Briefly answer the following questions in the space provided:

1. **Describe the data that you would need to collect to build a recommendation system to recommend student loan options for students. Explain why this data would be relevant and appropriate.**

***Answer***: To build a recommendation system for student loans, the following data would be required:

**Student Demographics**: Age, gender, location, and marital status.

**Relevance**: This data helps identify specific groups of students and tailor loan options based on regional loan terms or personal circumstances.

**Educational Information**: University name, degree type (e.g., bachelor’s, master’s), field of study, GPA, and graduation year.

**Relevance**: Loan amounts and repayment terms often depend on the student’s education level and the potential future income associated with their degree.

**Financial Information**: Annual income (if working), parental income (if applicable), total student loan amount requested, credit score, and financial dependents.

**Relevance**: Lenders assess repayment ability based on financial health and creditworthiness.

**Loan History**: Any previous loans, repayment history, and current debt levels.

**Relevance**: Understanding prior borrowing behavior can help recommend loans with suitable repayment terms.

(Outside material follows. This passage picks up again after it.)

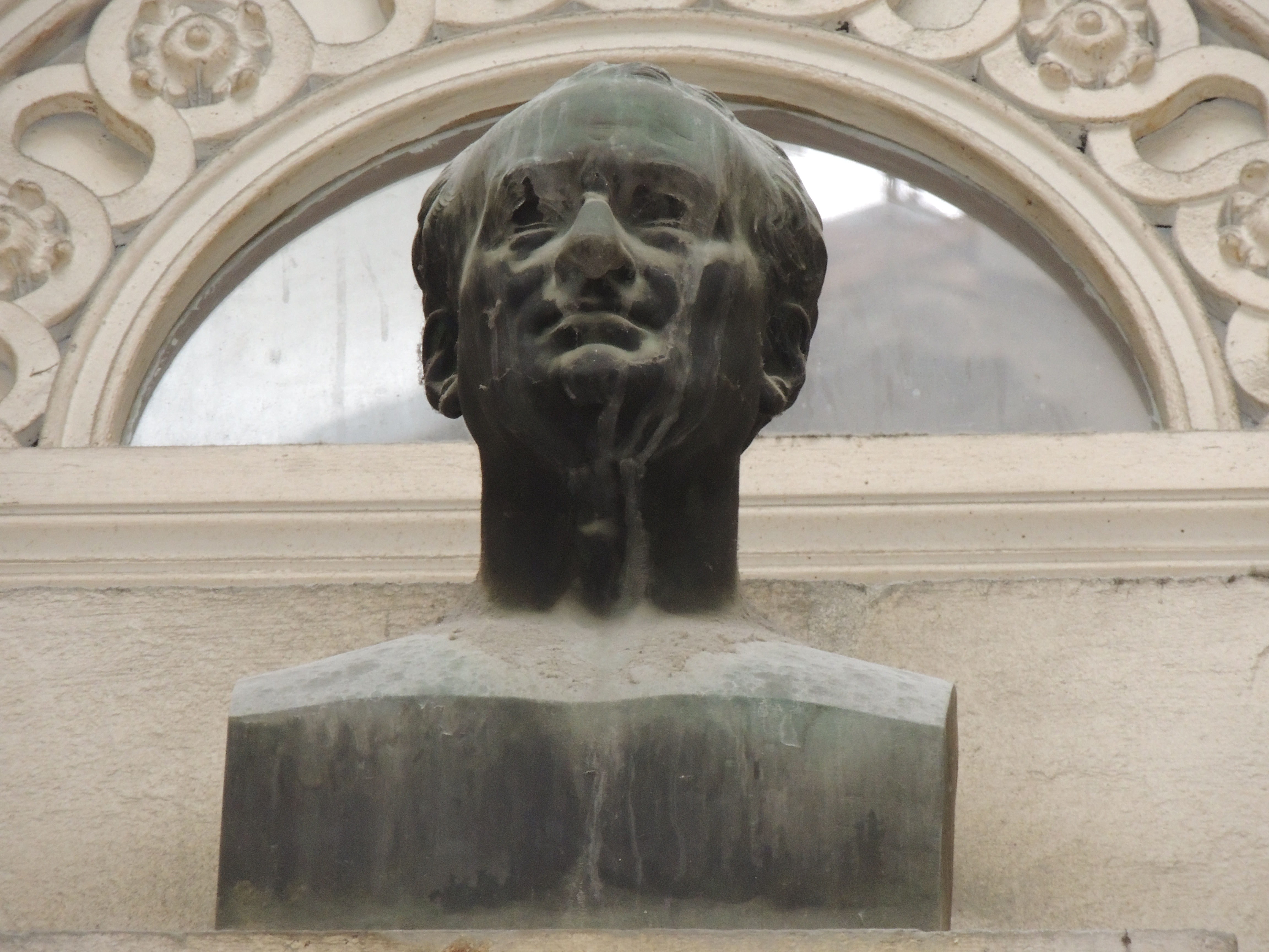 Passage Pommeraye, Nantes, France. Buste de Jean-Baptiste Ceineray, dans la galerie Santeuil, œuvre de Jean-Baptiste Joseph Debay (1802-1862).
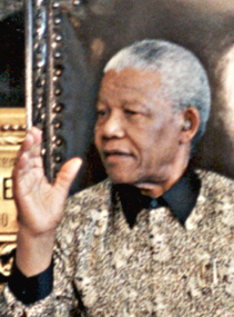 Brasília - O presidente da África do Sul, Nelson Mandela, é recebido na capital federal.
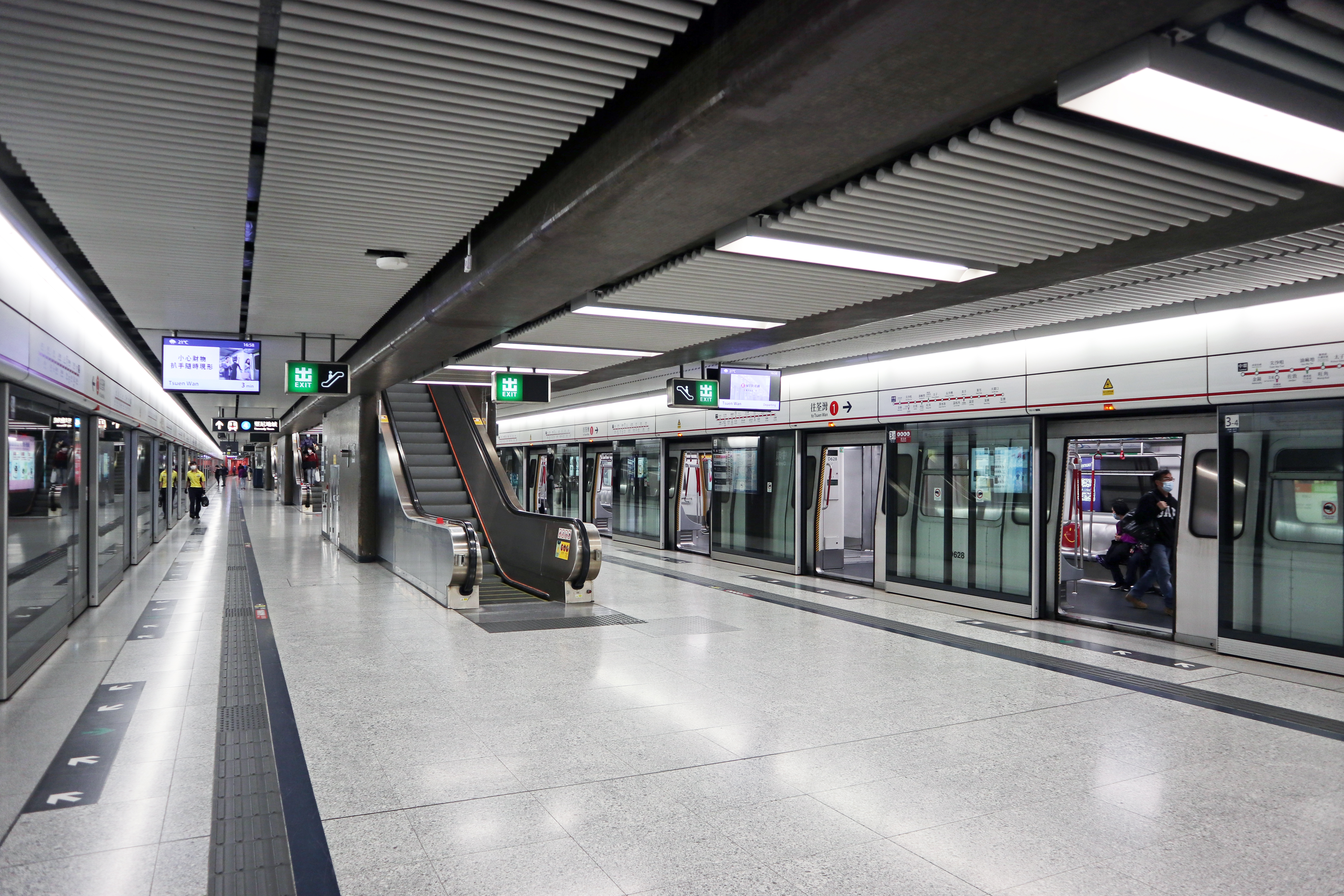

**Career Data**: Employment status, job title, and industry.

**Relevance**: Loan repayment ability depends on the stability and expected income of the student’s career.

**Why this data is relevant:** These features are key indicators of the student’s ability to repay loans and their preferences, enabling the recommendation system to suggest loans that align with their needs and financial capabilities

2. **Based on the data you chose to use in this recommendation system, would your model be using collaborative filtering, content-based filtering, or context-based filtering? Justify why the data you selected would be suitable for your choice of filtering method.**

***Answer***: Filtering Method - Content-Based Filtering

**Justification**:Content-based filtering uses the attributes of the user (in this case, the student demographics, education, and financial profile) to recommend items (student loans).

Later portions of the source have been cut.